Selbstironie? Rewe-Chef geißelt Discount-Wahn

Tja, den Artikel hier im Spiegel lasse ich mal so stehen wie er ist. Ich möchte nur noch darauf hinweisen, dass zur Rewe-Group u.a. auch Penny-Markt (Discounter, oder?) sowie toom Baumarkt oder ProMarkt gehören. OK, Herr Caparros ärgert sich maßgeblich über den Preisverfall im Lebensmittelhandel und nicht unbedingt in Baumärkten.

Aber ein wenig eigennützig ist das ganze schon, und auch irgendwie selbstironisch, oder? Ich meine, erst werden hohe Summen in die Kleinen Preise gepumpt, dann hohe Summen in Corporate Responsibility, dann hohe Summen (ach ja, das Geld wird alles von den Gewinnen die die Kunden erzeugen geholt) in PR und Marketing zu Nachhaltigkeit geschossen – und plötzlich hilft wohl alles nicht mehr und man erkennt, dass blahblah halt doch nicht alle Konsumenten überzeugt und die Branche sich selbst einen Krebsvirus gesetzt hat.

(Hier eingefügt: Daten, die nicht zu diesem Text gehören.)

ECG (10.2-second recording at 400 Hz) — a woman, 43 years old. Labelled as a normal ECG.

Und nun wird umgestrickt, zurück gerudert, neu erfunden, umprogrammiert. Zitat Hr. Caparros: „Das soll sich jetzt ändern: Caparros will nun statt mit Marketing oder „irgendwelchen Gimmicks“ mit Projekten überzeugen: Mithilfe von ausgewählten Vertragslandwirten sei die Pestizidbelastung um über 20 Prozent gesunken, Strom beziehe Rewe seit 2008 zu 100 Prozent aus erneuerbaren Energien. Bis 2015 soll der CO-2-Ausstoß des Konzerns um 30 Prozent sinken – deutlich stärker als bei den Konkurrenten Metro und Edeka.“

Ich frage mich: was kommt denn davon bitte bei den Konsumenten an? Werden die Preise deshalb angehoben und gleichzeitig aber Produkte mit höherer Qualtität angeboten? Ich will nicht einen Klimaschutzaufschlag zahlen, damit künftig noch mehr geflogen wird als bisher weil man sich ja jetzt per Klick sein Gewissen schon bei der Flugbuchung reinwaschen kann.

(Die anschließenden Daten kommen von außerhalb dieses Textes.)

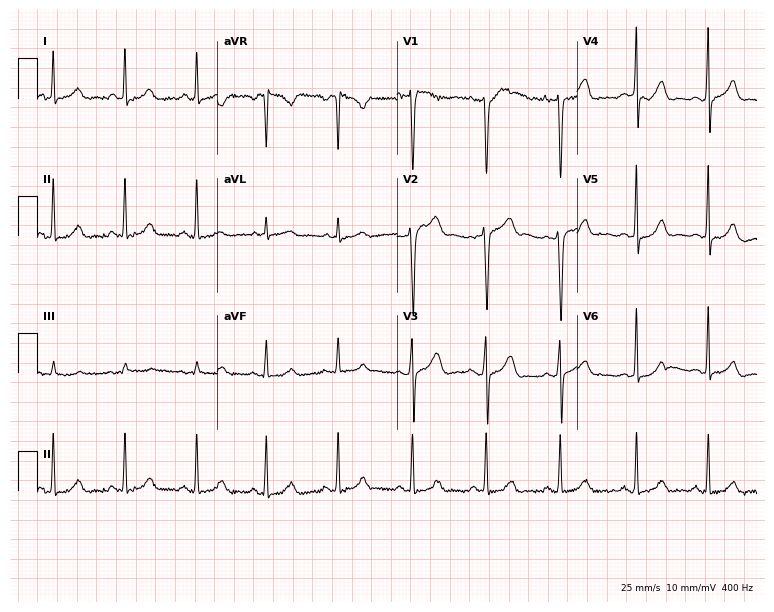
ECG (7.3-second recording at 400 Hz) — a 28-year-old female patient. Labelled as a normal ECG.

Meiner Ansicht nach sollten Rewe und Co. mal bei der Auswahl ihrer Lieferanten und Produkte anfangen, dort prüfen ob die nachhaltig arbeiten/wirtschaften etc. und entsprechen einkaufen. Dann entsprechend die Preise anpassen, den Konsumenten mit Erziehung und Kommunikation zur Einkehr/Umkehr bewegen und wirklich über den allergrößten Hebel überhaupt – den Konsum durch den Konsumenten – Nachhaltigkeit unterstützen und fördern. Wo Rewe seinen Strom einkauft ist auch wichtig, aber wirklich nur ein klitzekleiner Teil des gesamten Puzzle.

Oder was meint ihr?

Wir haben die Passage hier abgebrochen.